**Exercise goal**: Pictures left aside, return the lines below exactly, from the one with "שולחן ערוך, מוכן ומזומן לארוחת ליל הסדר" to the end, including both ends.

**Stored items from a collection**:
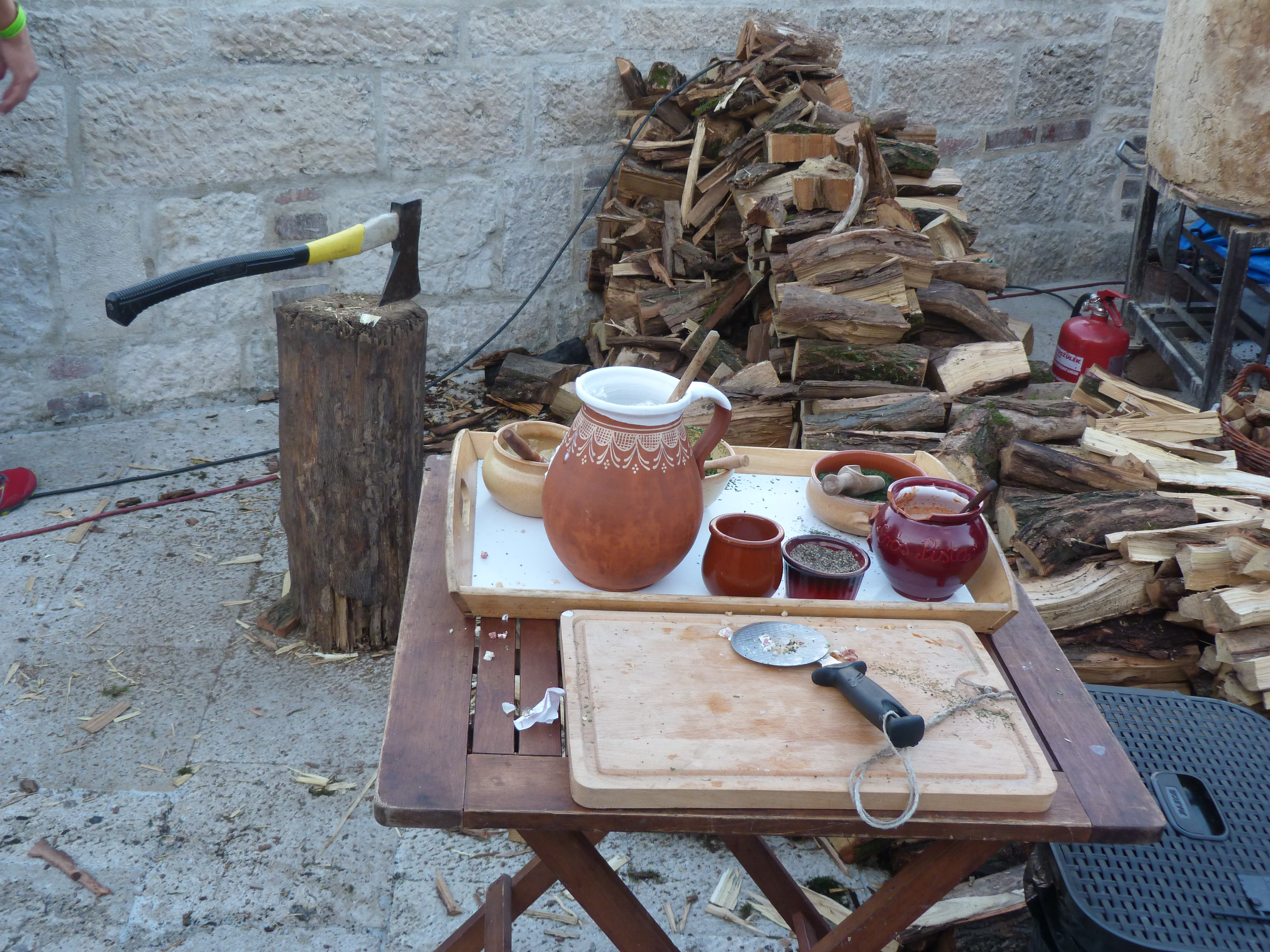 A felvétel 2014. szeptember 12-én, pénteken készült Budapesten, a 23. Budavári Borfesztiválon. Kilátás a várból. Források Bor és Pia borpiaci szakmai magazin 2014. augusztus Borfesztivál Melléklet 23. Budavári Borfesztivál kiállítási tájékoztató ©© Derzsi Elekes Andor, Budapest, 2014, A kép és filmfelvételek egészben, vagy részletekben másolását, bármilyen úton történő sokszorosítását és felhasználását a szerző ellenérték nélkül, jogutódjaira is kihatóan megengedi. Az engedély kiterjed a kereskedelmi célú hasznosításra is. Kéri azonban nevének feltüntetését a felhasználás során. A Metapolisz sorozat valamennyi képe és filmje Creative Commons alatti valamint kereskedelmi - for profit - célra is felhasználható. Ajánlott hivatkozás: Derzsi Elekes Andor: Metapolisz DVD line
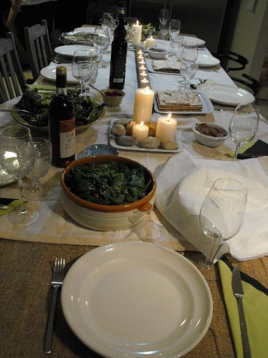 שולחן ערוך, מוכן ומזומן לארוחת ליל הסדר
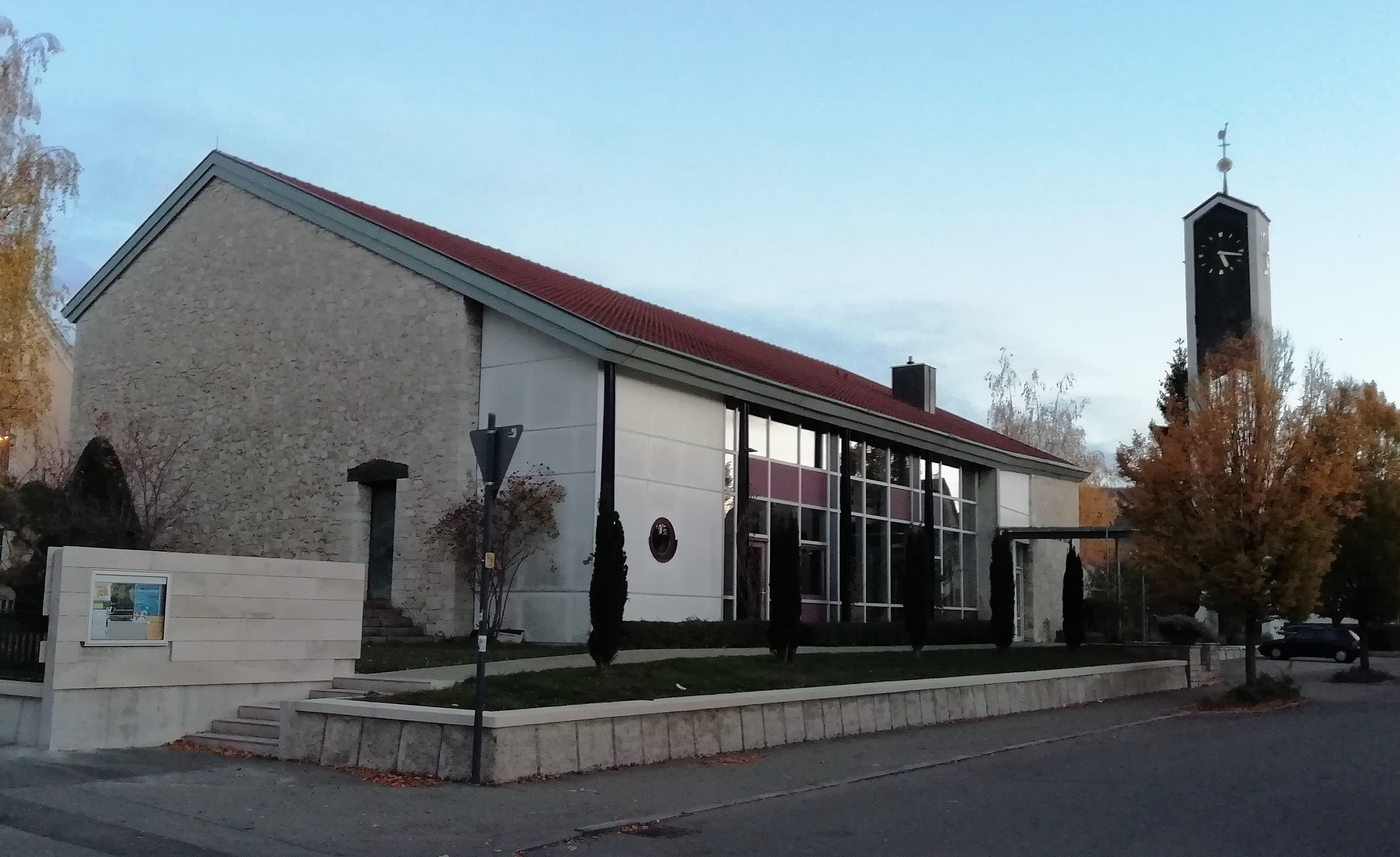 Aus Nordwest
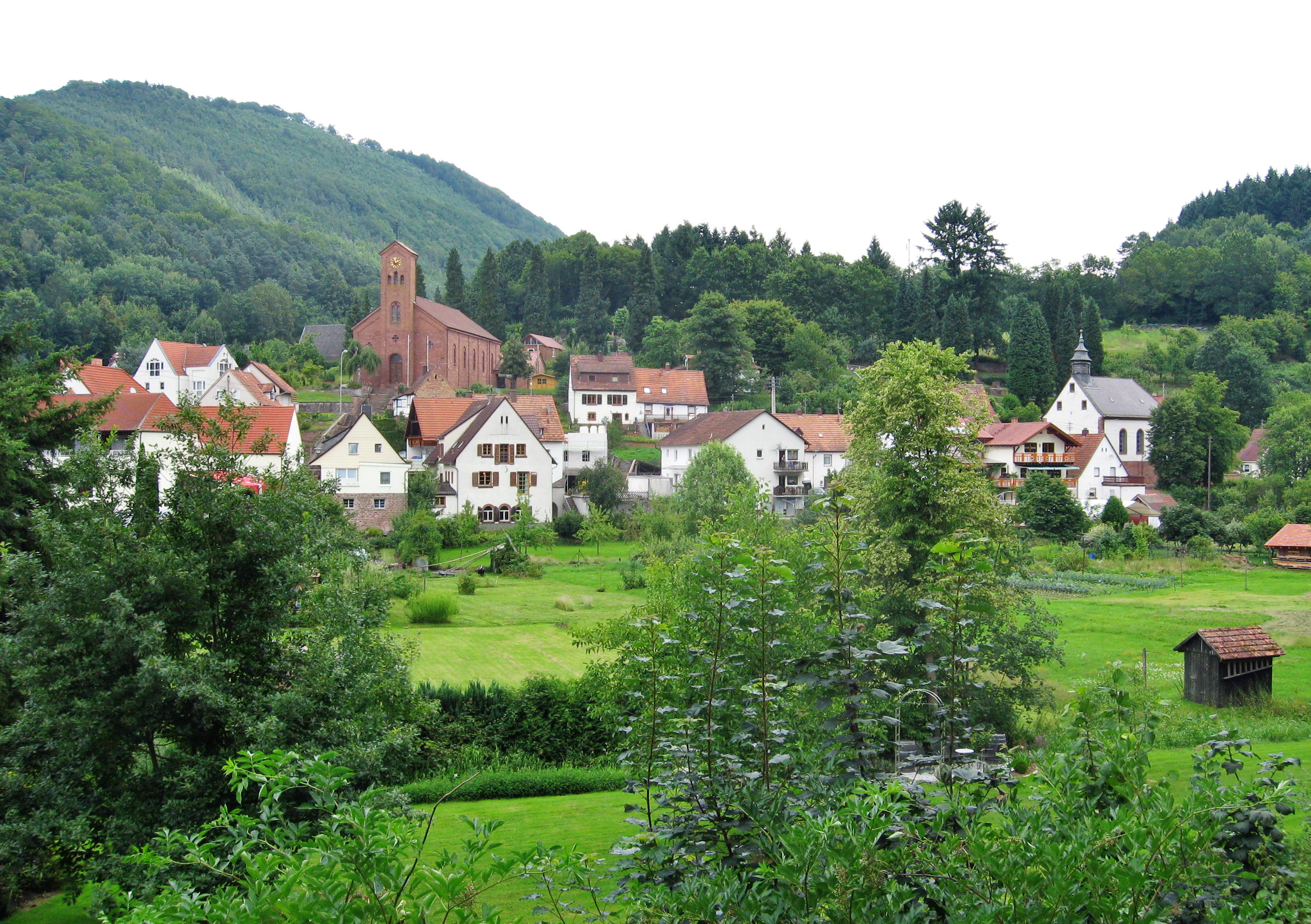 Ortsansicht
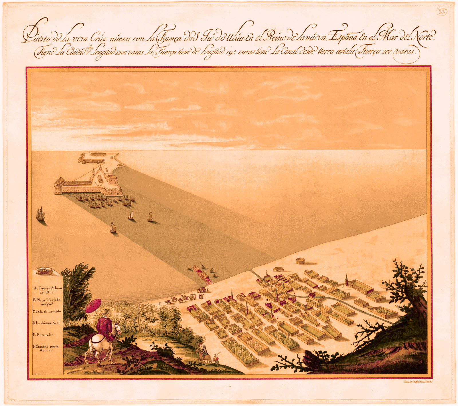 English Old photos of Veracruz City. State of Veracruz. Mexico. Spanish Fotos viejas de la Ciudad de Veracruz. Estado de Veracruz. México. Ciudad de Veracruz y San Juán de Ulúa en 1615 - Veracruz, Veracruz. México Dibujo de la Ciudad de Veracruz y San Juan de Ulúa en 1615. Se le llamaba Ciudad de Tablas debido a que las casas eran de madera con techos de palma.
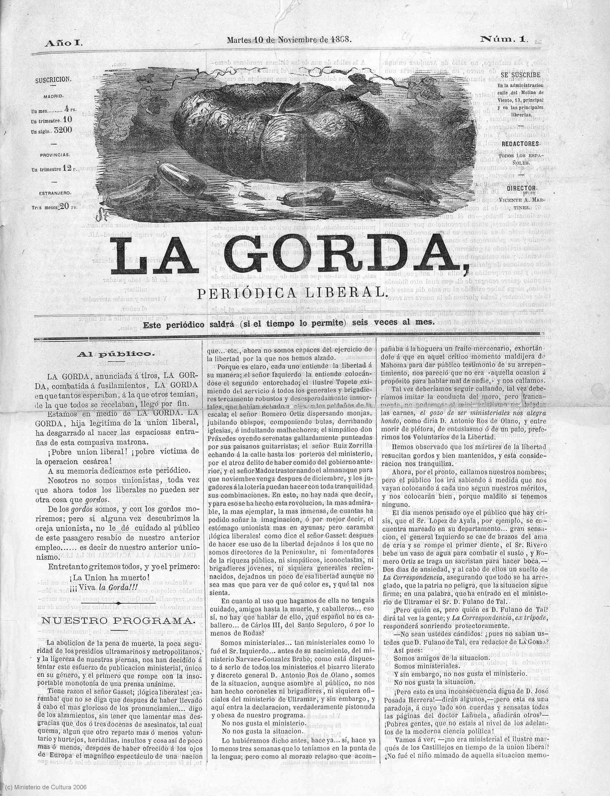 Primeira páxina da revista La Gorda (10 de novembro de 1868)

**Written solution**:
 שולחן ערוך, מוכן ומזומן לארוחת ליל הסדר
 Aus Nordwest
 Ortsansicht
 English Old photos of Veracruz City. State of Veracruz. Mexico. Spanish Fotos viejas de la Ciudad de Veracruz. Estado de Veracruz. México. Ciudad de Veracruz y San Juán de Ulúa en 1615 - Veracruz, Veracruz. México Dibujo de la Ciudad de Veracruz y San Juan de Ulúa en 1615. Se le llamaba Ciudad de Tablas debido a que las casas eran de madera con techos de palma.
 Primeira páxina da revista La Gorda (10 de novembro de 1868)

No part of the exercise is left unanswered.